The Supreme Court Wednesday extended the house arrest of five rights activists who were arrested from several cities in connection with the Koregaon-Bhima violence case for another five days.
A bench of Chief Justice Dipak Misra and Justices A M Khanwilkar and D Y Chandrachud adjourned the hearing on the plea filed by historian Romila Thapar and four others to September 17, after it was submitted that senior advocate Abhishek Manu Singhvi, who is representing the petitioners, was busy in another court.
Earlier, Singhvi appeared before the bench and submitted that the hearing on Thapar's plea be conducted after noon as he has to appear in another matter.
The court was hearing the plea filed against the arrest of the activists -- Varavara Rao, Arun Ferreira, Vernon Gonsalves, Sudha Bharadwaj and Gautam Navlakha.
Prominent Telugu poet Rao was arrested on August 28 from Hyderabad, while activists Gonsalves and Ferreira were nabbed from Mumbai, trade union activist Sudha Bharadwaj from Faridabad in Haryana and civil liberties activist Navlakha from Delhi.
The Maharashtra police had arrested them on August 28 in connection with an FIR lodged following a conclave -- 'Elgaar Parishad' -- held on December 31 last year that had later triggered violence at Koregaon-Bhima village.
The Supreme Court had on September 6 taken strong exception to the statement of a senior police officer on the arrest of the activists, saying he had cast "aspersions" on the top court.

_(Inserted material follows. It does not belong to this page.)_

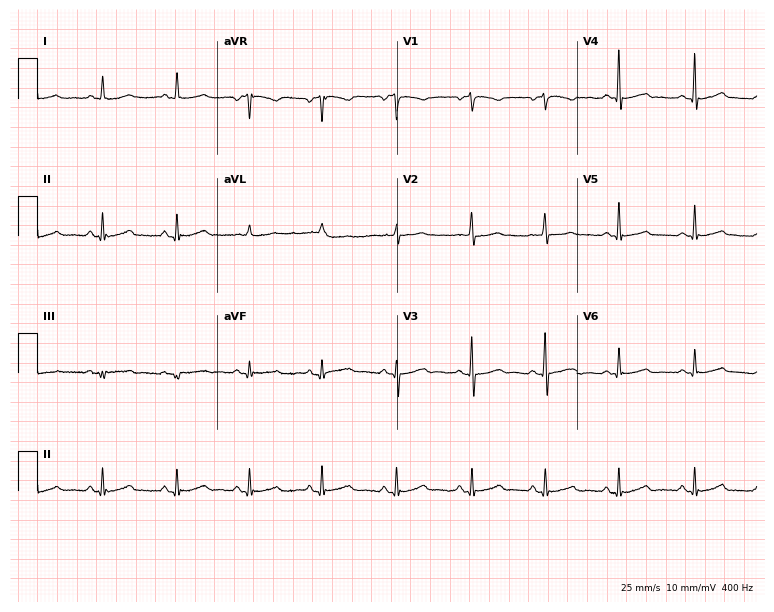
12-lead ECG from a woman, 62 years old (7.3-second recording at 400 Hz). Recorded interpretation: within normal limits.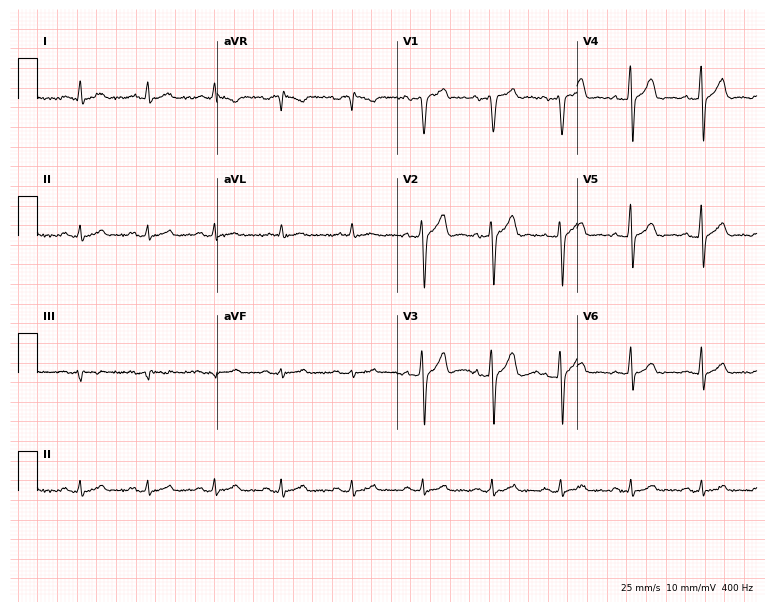
ECG (7.3-second recording at 400 Hz) — a 42-year-old male patient. Labelled as a normal ECG.

An irked court had referred to the statements made to the media by an Assistant Commissioner of Police of Pune and said he was casting aspersions on the apex court by saying it should not have entertained the petition against the arrests.
The petition was filed by Thapar, economists Prabhat Patnaik and Devaki Jain, sociology professor Satish Deshpande and human rights lawyer Maja Daruwala.
The Maharashtra government had told the court that the petitioners were "strangers" to the mater and questioned their locus. Its counsel had said there was enough evidence including the materials taken from the activists' computers and other sources which belied the perception of the petitioners about those arrested.
Senior advocate Harish Salve, the counsel for Tushar Damgude who had filed the FIR in the Koregaon-Bhima violence, had opposed the plea of Thapar and said it could have been raised in the magistrate's court by the affected parties.
Earlier, the Maharashtra government had filed its response to the plea claiming the five rights activists were arrested due to the cogent evidence linking them with the banned CPI (Maoist) and not because of their dissenting views.
The state's response had come in the backdrop of the apex court, while ordering the house arrest of the five activists on August 29, categorically stating that "dissent is the safety valve of democracy".
The court had questioned the state police's move to arrest these activists nine months after the incident and said all of them were reputed citizens and "stifling the dissent" was not good.
The plea by Thapar and others has sought an independent probe into the arrests and their immediate release.